Olá Eduardo, primeiramente muito obrigado por doar um pouco do seu tempo a comunidade kernelnewbies-br e gostaria de começar sabendo um pouco sobre a sua jornada de kernel hacking? como você começou e quais foram as suas principais motivações?

Eu ouvi falar do Linux pela primeira vez em torno de 1999, quando fazia curso técnico de nível médio em Processamento de Dados na Escola Técnica da UFPR (ET-UFPR). Comecei a ver como é usar o Linux quando os alunos do curso ganharam contas em um servidor com acesso via telnet. Os desktops da escola ainda rodavam Windows, porém.

Enquanto aprendia a programar, sempre me interessei por programação de baixo nível. No curso, depois de aprender Pascal, a minha diversão era aprender como acessar o hardware diretamente em programas para DOS. Do Pascal, resolvi aprender C e assembly. Quando descobri que podia compilar meus próprios programas em C no servidor da escola, foi diversão garantida por vários meses.

Em algum ponto em 1999 instalei o Linux em casa. Comecei com uma distribuição que usava um diretório de uma partição FAT como filesystem, e "bootava" a partir do DOS. Era uma coisa mágica pra mim, e tudo que eu queria era aprender como tudo aquilo funcionava.

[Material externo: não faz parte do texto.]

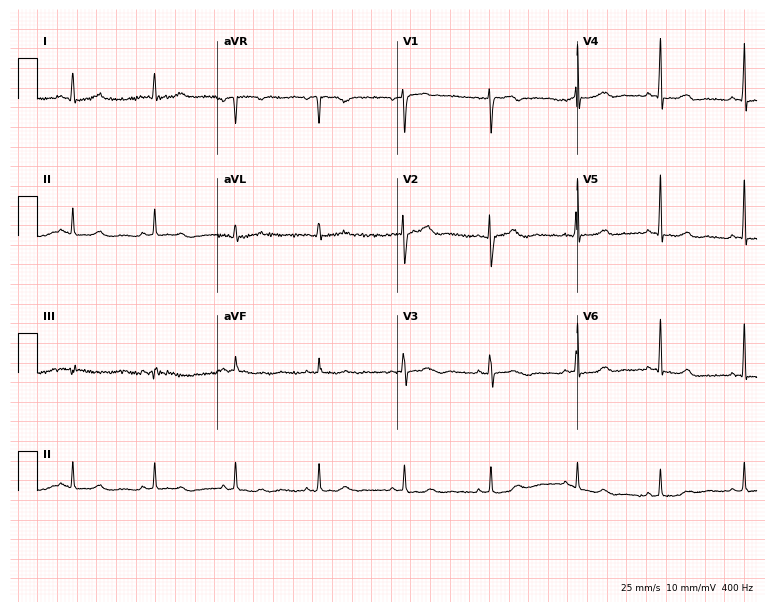
ECG — a female patient, 48 years old. Screened for six findings — first-degree AV block, right bundle branch block (RBBB), left bundle branch block (LBBB), sinus bradycardia, atrial fibrillation (AF), sinus tachycardia — none is recorded.

Alguns meses depois instalei uma versão extremamente velha do Slackware (acho que era de 1996). Passei por aqueles problemas que todo mundo passava na época: penei para fazer minha placa de video e meu modem funcionarem direito. Com o adicional que eu nem mesmo sabia que o Slackware que eu estava rodando era extremamente velho, tornando os problemas ainda mais bizarros (e divertidos! :P).

Por outro lado isso foi extremamente útil: aprendi muito sobre como compilar programas; e um dia quando algo que eu estava instalando deu um erro de "você precisa de um kernel novo", fui direto baixar e instalar um kernel novo sem saber onde eu estava me metendo. Eu devo ter levado mais de uma semana pra conseguir bootar um kernel novo. Isso sem contar os 3 dias que devo ter levado para baixar o tarball do kernel pela minha conexão discada.

Paralelo a isso, eu trabalhei por uns 2 anos com programação para Windows (Delphi), mas em casa só usava Linux. Até que em 2001 (eu já estava cursando Ciência da Computação na UFPR), vi um anúncio sobre vaga de estágio na Conectiva. Eu sonhava há muito tempo em trabalhar com Linux.

Depois de uns 3 meses trabalhando em sistemas internos da Conectiva, fui convidado para a área de desenvolvimento do Conectiva Linux. Lá é que comecei a realmente trabalhar com kernel (antes, fuçar no kernel era apenas um hobby). Quando comecei a trabalhar na área, o Conectiva Linux 7 tinha acabado de sair. O que fazia principalmente era cuidar do pacote do kernel do CL, durante os CL 8, 9, e 10. Eu até tentava desenvolver alguma coisa e cheguei a enviar alguns patches, mas ainda tinha muito o que aprender. :)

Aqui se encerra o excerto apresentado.